# WHAT TO PRODUCE
Each line of the listing where "INEXISTENCIA" appears should be reported.

- - -

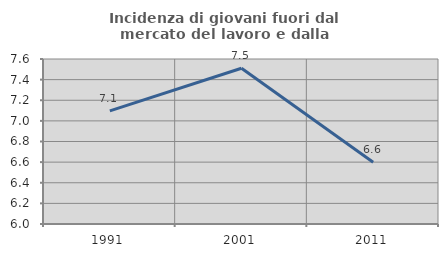
| Category | Incidenza di giovani fuori dal mercato del lavoro e dalla formazione  |
|---|---|
| 1991.0 | 7.097 |
| 2001.0 | 7.51 |
| 2011.0 | 6.599 |
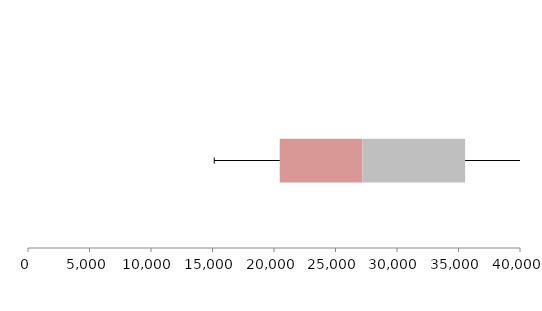
| Category | Series 1 | Series 2 | Series 3 |
|---|---|---|---|
| 0 | 20468.248 | 6714.769 | 8353.561 |
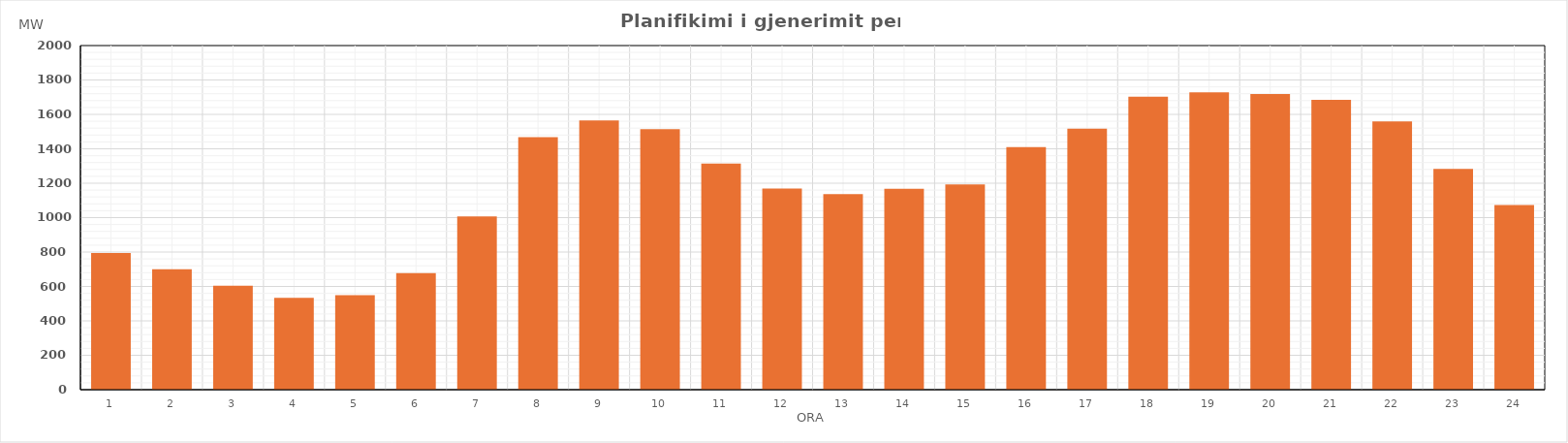
| Category | Max (MW) |
|---|---|
| 0 | 794.09 |
| 1 | 699.61 |
| 2 | 604.35 |
| 3 | 533.89 |
| 4 | 548.63 |
| 5 | 677.66 |
| 6 | 1007.55 |
| 7 | 1467.82 |
| 8 | 1564.3 |
| 9 | 1514.44 |
| 10 | 1313.47 |
| 11 | 1169.05 |
| 12 | 1137.3 |
| 13 | 1168.14 |
| 14 | 1193.49 |
| 15 | 1409.64 |
| 16 | 1516.78 |
| 17 | 1702.29 |
| 18 | 1728.84 |
| 19 | 1718.14 |
| 20 | 1684.21 |
| 21 | 1559.74 |
| 22 | 1283.18 |
| 23 | 1073.55 |
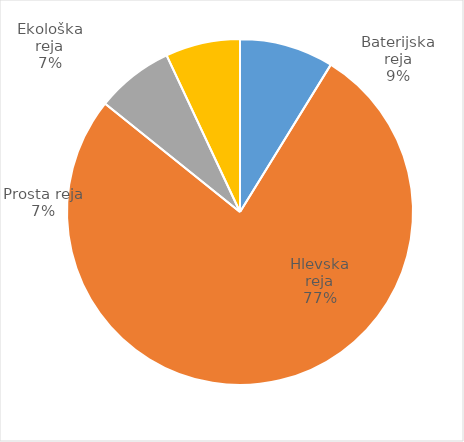
| Category | Število kosov jajc |
|---|---|
| Baterijska reja | 320192 |
| Hlevska reja | 2804022 |
| Prosta reja | 264317 |
| Ekološka reja | 254070 |
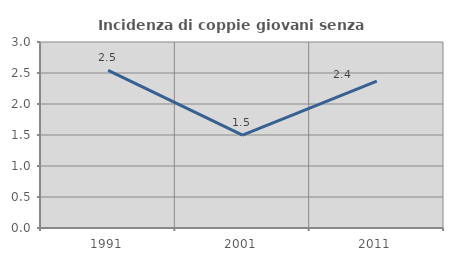
| Category | Incidenza di coppie giovani senza figli |
|---|---|
| 1991.0 | 2.542 |
| 2001.0 | 1.499 |
| 2011.0 | 2.371 |
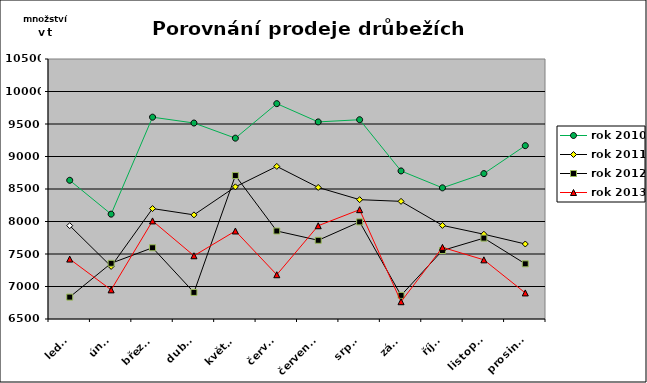
| Category | rok 2010 | rok 2011 | rok 2012 | rok 2013 |
|---|---|---|---|---|
| leden | 8634 | 7936 | 6837 | 7422 |
| únor | 8113 | 7309 | 7357 | 6948 |
| březen | 9605 | 8199 | 7596 | 8009 |
| duben | 9515 | 8102 | 6909 | 7473 |
| květen | 9282 | 8533 | 8707 | 7854 |
| červen | 9813 | 8848 | 7854 | 7181 |
| červenec | 9532 | 8524 | 7711 | 7935 |
| srpen | 9566 | 8336 | 7994 | 8182 |
| září | 8778 | 8310 | 6863 | 6766 |
| říjen | 8518 | 7940 | 7554 | 7602 |
| listopad | 8737 | 7804 | 7744 | 7410 |
| prosinec | 9167 | 7654 | 7349 | 6901 |
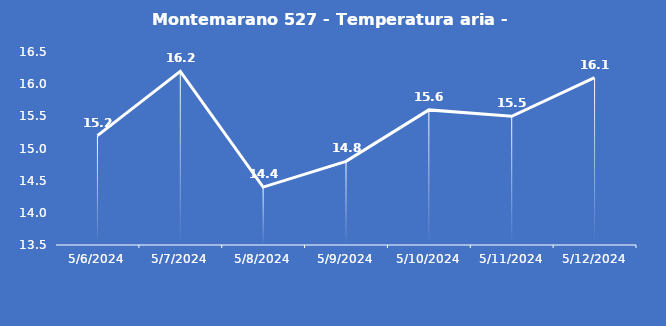
| Category | Montemarano 527 - Temperatura aria - Grezzo (°C) |
|---|---|
| 5/6/24 | 15.2 |
| 5/7/24 | 16.2 |
| 5/8/24 | 14.4 |
| 5/9/24 | 14.8 |
| 5/10/24 | 15.6 |
| 5/11/24 | 15.5 |
| 5/12/24 | 16.1 |
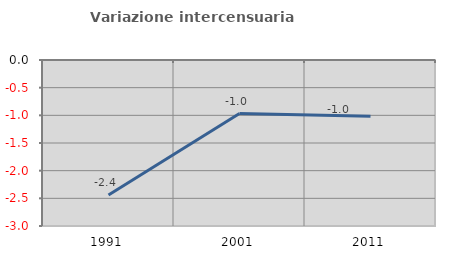
| Category | Variazione intercensuaria annua |
|---|---|
| 1991.0 | -2.439 |
| 2001.0 | -0.967 |
| 2011.0 | -1.014 |
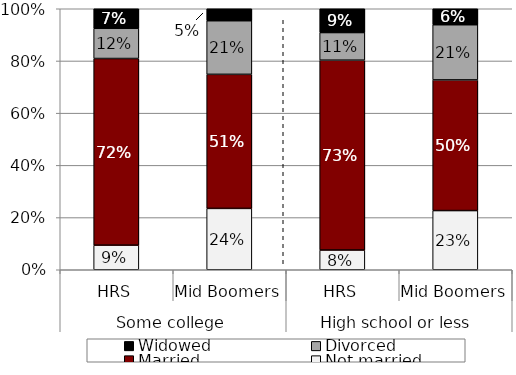
| Category | Not married | Married | Divorced | Widowed |
|---|---|---|---|---|
| 0 | 0.094 | 0.715 | 0.116 | 0.075 |
| 1 | 0.235 | 0.514 | 0.205 | 0.046 |
| 2 | 0.076 | 0.727 | 0.106 | 0.091 |
| 3 | 0.227 | 0.501 | 0.211 | 0.061 |
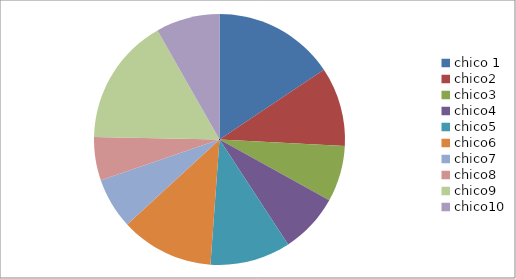
| Category | Series 0 |
|---|---|
| chico 1 | 95 |
| chico2 | 62 |
| chico3 | 44 |
| chico4 | 47 |
| chico5 | 63 |
| chico6 | 73 |
| chico7 | 40 |
| chico8 | 34 |
| chico9 | 100 |
| chico10 | 50 |
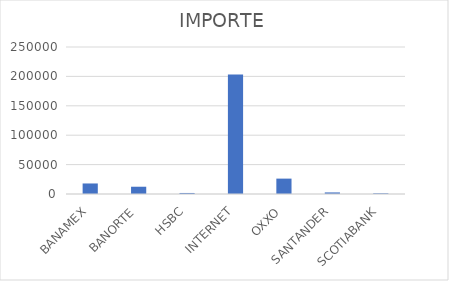
| Category | IMPORTE |
|---|---|
| BANAMEX | 17911.07 |
| BANORTE | 12358.87 |
| HSBC | 1756.78 |
| INTERNET | 203348.17 |
| OXXO | 26161.26 |
| SANTANDER | 2686.95 |
| SCOTIABANK | 1177.84 |
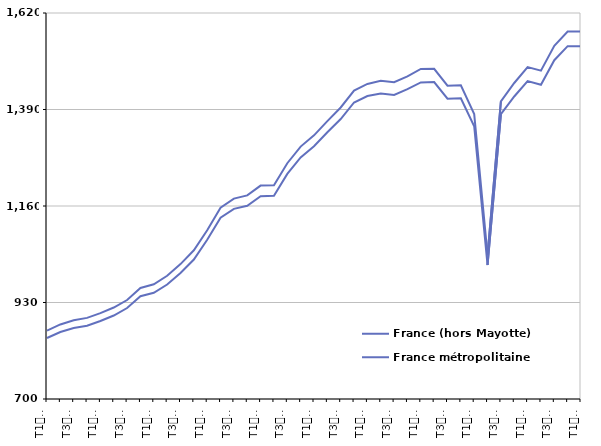
| Category | France (hors Mayotte) | France métropolitaine |
|---|---|---|
| T1
2012 | 862.8 | 845.4 |
| T2
2012 | 877.7 | 859.7 |
| T3
2012 | 887.6 | 869.1 |
| T4
2012 | 893.3 | 874.5 |
| T1
2013 | 904.7 | 885.8 |
| T2
2013 | 918 | 898.9 |
| T3
2013 | 935.9 | 916.8 |
| T4
2013 | 964.6 | 945 |
| T1
2014 | 973.4 | 953.1 |
| T2
2014 | 993.6 | 972.9 |
| T3
2014 | 1021.5 | 1000.3 |
| T4
2014 | 1054.4 | 1032.4 |
| T1
2015 | 1102.1 | 1079.7 |
| T2
2015 | 1155.9 | 1132.3 |
| T3
2015 | 1177.6 | 1153.3 |
| T4
2015 | 1185.3 | 1160.4 |
| T1
2016 | 1208.6 | 1183.5 |
| T2
2016 | 1209.2 | 1184.3 |
| T3
2016 | 1262 | 1236.4 |
| T4
2016 | 1301.6 | 1275.9 |
| T1
2017 | 1328.3 | 1302.4 |
| T2
2017 | 1362.4 | 1335.7 |
| T3
2017 | 1394.8 | 1367.2 |
| T4
2017 | 1435.1 | 1406.7 |
| T1
2018 | 1450.9 | 1422.1 |
| T2
2018 | 1458.3 | 1428.3 |
| T3
2018 | 1455.2 | 1424.7 |
| T4
2018 | 1469.1 | 1438.5 |
| T1
2019 | 1486.6 | 1454.6 |
| T2
2019 | 1486.9 | 1455.5 |
| T3
2019 | 1446.8 | 1415.9 |
| T4
2019 | 1447.7 | 1416.9 |
| T1
2020 | 1379 | 1350.1 |
| T2
2020 | 1043 | 1019.3 |
| T3
2020 | 1409.1 | 1378.7 |
| T4
2020 | 1453.2 | 1421 |
| T1
2021 | 1491.2 | 1457.7 |
| T2
2021 | 1482.6 | 1448.8 |
| T3
2021 | 1541.8 | 1507.5 |
| T4
2021 | 1575.7 | 1541 |
| T1
2022 | 1575.8 | 1540.8 |
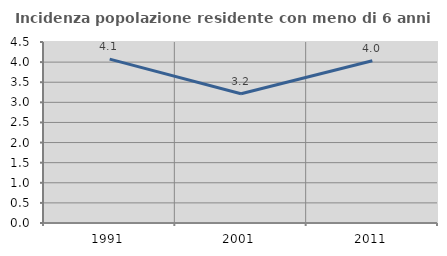
| Category | Incidenza popolazione residente con meno di 6 anni |
|---|---|
| 1991.0 | 4.074 |
| 2001.0 | 3.212 |
| 2011.0 | 4.032 |
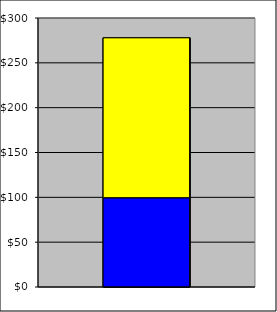
| Category | Series 0 | Series 1 |
|---|---|---|
| 0 | 99.627 | 178.273 |
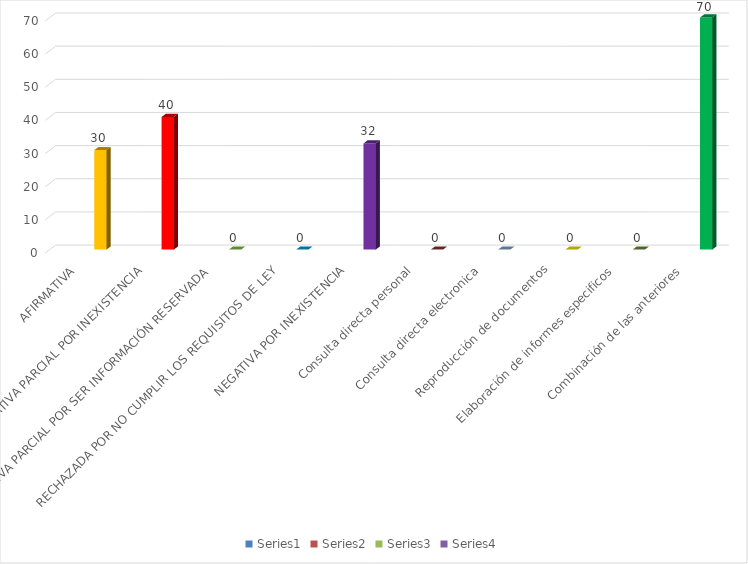
| Category | Series 0 | Series 1 | Series 2 | Series 3 |
|---|---|---|---|---|
| AFIRMATIVA |  |  |  | 30 |
| AFIRMATIVA PARCIAL POR INEXISTENCIA |  |  |  | 40 |
| AFIRMATIVA PARCIAL POR SER INFORMACIÓN RESERVADA |  |  |  | 0 |
| RECHAZADA POR NO CUMPLIR LOS REQUISITOS DE LEY |  |  |  | 0 |
| NEGATIVA POR INEXISTENCIA |  |  |  | 32 |
| Consulta directa personal |  |  |  | 0 |
| Consulta directa electronica |  |  |  | 0 |
| Reproducción de documentos |  |  |  | 0 |
| Elaboración de informes especificos |  |  |  | 0 |
| Combinación de las anteriores |  |  |  | 70 |

- - -

# ANSWER BOX
| AFIRMATIVA PARCIAL POR INEXISTENCIA |  |  |  | 40 |
| NEGATIVA POR INEXISTENCIA |  |  |  | 32 |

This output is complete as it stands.